• **TO DO**
Please retype the records below exactly as they appear, leaving out every picture.

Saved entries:
^^^^^^^^

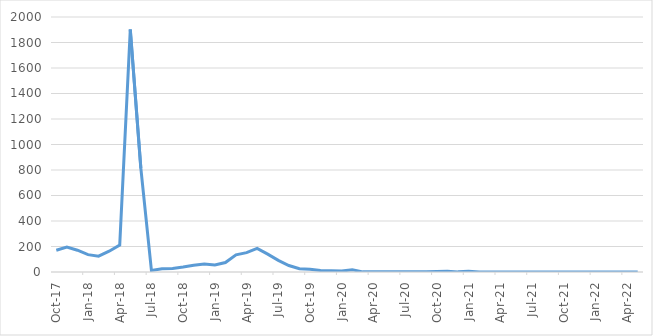
| Category | Frequency |
|---|---|
| 2017-10-01 | 171 |
| 2017-11-01 | 196 |
| 2017-12-01 | 171 |
| 2018-01-01 | 136 |
| 2018-02-01 | 124 |
| 2018-03-01 | 163 |
| 2018-04-01 | 211 |
| 2018-05-01 | 1902 |
| 2018-06-01 | 812 |
| 2018-07-01 | 12 |
| 2018-08-01 | 26 |
| 2018-09-01 | 27 |
| 2018-10-01 | 39 |
| 2018-11-01 | 53 |
| 2018-12-01 | 62 |
| 2019-01-01 | 55 |
| 2019-02-01 | 74 |
| 2019-03-01 | 135 |
| 2019-04-01 | 152 |
| 2019-05-01 | 185 |
| 2019-06-01 | 140 |
| 2019-07-01 | 91 |
| 2019-08-01 | 51 |
| 2019-09-01 | 26 |
| 2019-10-01 | 21 |
| 2019-11-01 | 12 |
| 2019-12-01 | 10 |
| 2020-01-01 | 7 |
| 2020-02-01 | 18 |
| 2020-03-01 | 1 |
| 2020-04-01 | 2 |
| 2020-05-01 | 2 |
| 2020-09-01 | 2 |
| 2020-11-01 | 6 |
| 2020-12-01 | 1 |
| 2021-01-01 | 5 |
| 2021-02-01 | 0 |
| 2021-03-01 | 0 |
| 2021-04-01 | 0 |
| 2021-05-01 | 0 |
| 2021-06-01 | 0 |
| 2021-07-01 | 0 |
| 2021-08-01 | 0 |
| 2021-09-01 | 0 |
| 2021-10-01 | 0 |
| 2021-11-01 | 0 |
| 2021-12-01 | 0 |
| 2022-01-01 | 0 |
| 2022-02-01 | 0 |
| 2022-03-01 | 0 |
| 2022-04-01 | 0 |
| 2022-05-01 | 0 |

^^^^^^^^

• **ANSWER TO THIS EXERCISE**
| Category | Frequency |
|---|---|
| 2017-10-01 | 171 |
| 2017-11-01 | 196 |
| 2017-12-01 | 171 |
| 2018-01-01 | 136 |
| 2018-02-01 | 124 |
| 2018-03-01 | 163 |
| 2018-04-01 | 211 |
| 2018-05-01 | 1902 |
| 2018-06-01 | 812 |
| 2018-07-01 | 12 |
| 2018-08-01 | 26 |
| 2018-09-01 | 27 |
| 2018-10-01 | 39 |
| 2018-11-01 | 53 |
| 2018-12-01 | 62 |
| 2019-01-01 | 55 |
| 2019-02-01 | 74 |
| 2019-03-01 | 135 |
| 2019-04-01 | 152 |
| 2019-05-01 | 185 |
| 2019-06-01 | 140 |
| 2019-07-01 | 91 |
| 2019-08-01 | 51 |
| 2019-09-01 | 26 |
| 2019-10-01 | 21 |
| 2019-11-01 | 12 |
| 2019-12-01 | 10 |
| 2020-01-01 | 7 |
| 2020-02-01 | 18 |
| 2020-03-01 | 1 |
| 2020-04-01 | 2 |
| 2020-05-01 | 2 |
| 2020-09-01 | 2 |
| 2020-11-01 | 6 |
| 2020-12-01 | 1 |
| 2021-01-01 | 5 |
| 2021-02-01 | 0 |
| 2021-03-01 | 0 |
| 2021-04-01 | 0 |
| 2021-05-01 | 0 |
| 2021-06-01 | 0 |
| 2021-07-01 | 0 |
| 2021-08-01 | 0 |
| 2021-09-01 | 0 |
| 2021-10-01 | 0 |
| 2021-11-01 | 0 |
| 2021-12-01 | 0 |
| 2022-01-01 | 0 |
| 2022-02-01 | 0 |
| 2022-03-01 | 0 |
| 2022-04-01 | 0 |
| 2022-05-01 | 0 |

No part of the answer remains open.